8月14日(木)晴れ 起床(3:30)―出発(5:10)―塩川バス停(7:50)―バス発(9:20)―伊那大島駅(10:35)
 塩川工場下方1.5kmがけ崩れのため、そこまで下る。中華で打ち上げ、解散。(永井)

感想
大森拓
 定着と比べるとこちらは非常に快適な楽しい山行であった。特に奥深い樹林帯のかぐわしい樹香が心地よかった。また素晴らしい景色も稜線から拝むことができ申し分ない。甲斐駒ケ岳の白さが印象的だし、塩見岳の登りも面白かった。

秋山分散北アルプス白馬岳D1
L田中晃志 大森拓

1986年10月26日(日)離鹿→
10月27日(月)→大阪→
10月28日(火)曇 白馬駅発(6:50)―栂池自然園(7:50)―下見へ出発(8:30)―テント場着(11:30)
 白馬駅より、早大の二人組みとタクシーで栂池へ。

10月29日(水)晴れのち雪 起床(3:00)―出発(5:17)―乗鞍岳(7:45)―白馬大池(8:25)―小蓮華岳(11:45)―三国境手前(12:30)―設営完了(14:00)
 天狗原より雪が出現。しかしたいしたことなく乗鞍岳へ。このまままっすぐ稜線沿いに進む。小蓮華岳あたりから、大森のスピードが落ちる。足が痛いとのこと。時間的に遅いので三国境手前にテントを張る。張り終えると雪が降り始める。

10月30日(木)雪 沈澱
 雪のため沈澱。二人とも昼食後、雪かきに出たが、駄目なのでテントを移動することにする。ここでテントの床が破れ、フライを紛失する。風が強い。

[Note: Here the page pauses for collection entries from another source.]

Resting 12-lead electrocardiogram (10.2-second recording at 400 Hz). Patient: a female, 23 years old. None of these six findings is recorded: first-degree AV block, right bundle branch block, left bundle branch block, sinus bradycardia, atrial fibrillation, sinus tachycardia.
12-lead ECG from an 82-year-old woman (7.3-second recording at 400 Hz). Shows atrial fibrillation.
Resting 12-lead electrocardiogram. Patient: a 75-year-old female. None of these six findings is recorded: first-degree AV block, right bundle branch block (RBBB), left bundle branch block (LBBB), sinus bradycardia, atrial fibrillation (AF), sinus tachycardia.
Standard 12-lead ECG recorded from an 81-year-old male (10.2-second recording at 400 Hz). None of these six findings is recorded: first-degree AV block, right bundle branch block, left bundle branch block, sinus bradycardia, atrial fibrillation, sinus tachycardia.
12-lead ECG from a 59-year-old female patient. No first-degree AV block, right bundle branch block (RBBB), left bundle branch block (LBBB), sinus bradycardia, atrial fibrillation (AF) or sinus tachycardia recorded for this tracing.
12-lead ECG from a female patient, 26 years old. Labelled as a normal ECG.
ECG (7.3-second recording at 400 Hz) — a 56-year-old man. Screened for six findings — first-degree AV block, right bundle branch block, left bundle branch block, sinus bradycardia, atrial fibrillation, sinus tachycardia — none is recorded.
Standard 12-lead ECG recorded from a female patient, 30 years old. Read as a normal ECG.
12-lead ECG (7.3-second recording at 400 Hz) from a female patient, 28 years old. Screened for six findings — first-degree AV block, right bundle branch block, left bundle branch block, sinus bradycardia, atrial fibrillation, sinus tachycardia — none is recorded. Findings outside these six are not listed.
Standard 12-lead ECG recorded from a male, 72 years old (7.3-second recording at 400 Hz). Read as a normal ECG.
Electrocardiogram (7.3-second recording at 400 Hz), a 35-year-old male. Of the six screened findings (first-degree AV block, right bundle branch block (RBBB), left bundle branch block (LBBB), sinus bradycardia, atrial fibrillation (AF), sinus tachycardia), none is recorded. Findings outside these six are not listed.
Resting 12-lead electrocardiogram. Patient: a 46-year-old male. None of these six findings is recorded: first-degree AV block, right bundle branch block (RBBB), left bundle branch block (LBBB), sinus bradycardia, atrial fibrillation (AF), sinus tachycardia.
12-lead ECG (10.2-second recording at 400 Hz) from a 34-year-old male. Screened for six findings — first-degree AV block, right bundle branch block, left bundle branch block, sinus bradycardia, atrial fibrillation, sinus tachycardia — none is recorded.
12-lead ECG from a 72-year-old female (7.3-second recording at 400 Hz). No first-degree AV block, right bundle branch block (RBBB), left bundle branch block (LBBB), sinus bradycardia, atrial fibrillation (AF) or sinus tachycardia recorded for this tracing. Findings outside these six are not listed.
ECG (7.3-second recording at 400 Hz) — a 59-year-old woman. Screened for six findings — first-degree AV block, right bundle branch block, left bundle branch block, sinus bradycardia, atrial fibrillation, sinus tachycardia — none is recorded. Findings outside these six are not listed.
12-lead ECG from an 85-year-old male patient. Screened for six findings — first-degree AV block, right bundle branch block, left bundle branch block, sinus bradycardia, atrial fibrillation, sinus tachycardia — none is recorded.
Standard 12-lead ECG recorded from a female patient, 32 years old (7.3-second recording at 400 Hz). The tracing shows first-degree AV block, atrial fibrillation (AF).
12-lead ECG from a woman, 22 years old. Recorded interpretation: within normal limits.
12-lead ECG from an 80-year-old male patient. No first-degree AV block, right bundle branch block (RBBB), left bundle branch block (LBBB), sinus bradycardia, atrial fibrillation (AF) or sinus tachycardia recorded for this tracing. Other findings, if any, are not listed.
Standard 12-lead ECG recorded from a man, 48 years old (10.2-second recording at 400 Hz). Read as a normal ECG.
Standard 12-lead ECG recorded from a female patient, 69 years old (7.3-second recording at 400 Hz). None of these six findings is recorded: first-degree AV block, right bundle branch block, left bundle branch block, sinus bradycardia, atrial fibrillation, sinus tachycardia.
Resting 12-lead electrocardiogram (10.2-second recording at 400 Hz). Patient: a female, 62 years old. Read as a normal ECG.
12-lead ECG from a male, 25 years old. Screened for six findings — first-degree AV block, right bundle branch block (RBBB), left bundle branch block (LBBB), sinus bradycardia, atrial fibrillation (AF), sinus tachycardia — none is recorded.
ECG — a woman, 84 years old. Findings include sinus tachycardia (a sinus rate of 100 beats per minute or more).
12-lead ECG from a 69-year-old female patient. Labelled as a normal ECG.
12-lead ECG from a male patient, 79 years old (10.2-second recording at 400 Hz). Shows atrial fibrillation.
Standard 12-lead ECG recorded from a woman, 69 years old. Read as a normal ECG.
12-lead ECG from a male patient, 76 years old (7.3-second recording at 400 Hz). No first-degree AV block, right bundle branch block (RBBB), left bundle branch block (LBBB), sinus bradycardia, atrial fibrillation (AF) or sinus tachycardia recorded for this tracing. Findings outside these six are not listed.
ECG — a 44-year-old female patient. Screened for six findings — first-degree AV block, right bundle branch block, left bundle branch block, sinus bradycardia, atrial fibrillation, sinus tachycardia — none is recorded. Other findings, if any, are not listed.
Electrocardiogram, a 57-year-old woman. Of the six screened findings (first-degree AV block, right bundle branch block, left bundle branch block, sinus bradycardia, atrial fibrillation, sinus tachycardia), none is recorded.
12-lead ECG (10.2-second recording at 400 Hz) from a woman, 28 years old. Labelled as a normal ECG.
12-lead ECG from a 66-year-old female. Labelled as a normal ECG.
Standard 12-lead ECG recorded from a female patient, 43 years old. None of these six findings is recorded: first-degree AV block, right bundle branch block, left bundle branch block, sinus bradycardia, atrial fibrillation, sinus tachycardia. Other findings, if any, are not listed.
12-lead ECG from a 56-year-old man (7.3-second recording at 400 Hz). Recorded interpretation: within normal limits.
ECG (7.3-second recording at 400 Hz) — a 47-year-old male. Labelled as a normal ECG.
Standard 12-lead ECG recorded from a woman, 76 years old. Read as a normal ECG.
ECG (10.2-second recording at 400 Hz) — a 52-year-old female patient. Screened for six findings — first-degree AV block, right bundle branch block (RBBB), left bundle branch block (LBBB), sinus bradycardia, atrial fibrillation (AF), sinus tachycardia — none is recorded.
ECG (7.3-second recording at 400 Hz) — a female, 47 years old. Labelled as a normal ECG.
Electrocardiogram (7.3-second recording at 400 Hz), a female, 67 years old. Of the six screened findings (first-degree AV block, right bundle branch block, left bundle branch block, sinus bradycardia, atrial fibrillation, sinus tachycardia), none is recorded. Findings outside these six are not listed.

10月31日(金)快晴 起床(4:00)―出発(7:17)―乗鞍岳(12:15)―栂池自然園(14:10)
 大森が足を痛がる。が、凍傷ではないのでホッとする。テントが使い物にならないため、下山を開始する。帰りは白馬大池山荘回りで進む。結構つぼ足の練習になる。おとといと違い、自然園までの道はすっかり雪に覆われている。林道を3時間ほど飛ばしてなんとかバスに乗りこむ。白馬大池駅より松本に出て打ち上げ。(田中)

感想
大森拓
 今、思い返すといい経験をしたと思うが、あの時はつらいことの連続だった。雪上では自分の足が思うように進まないし、キスリングは肩に食い込んでくる。テントには雪が吹きこんでくるし、また風がテントを飛ばそうとするし、まさに踏んだり蹴ったりの合宿だった。ただ一つよかったのは、朝日が僕を慰めてくれたことだった。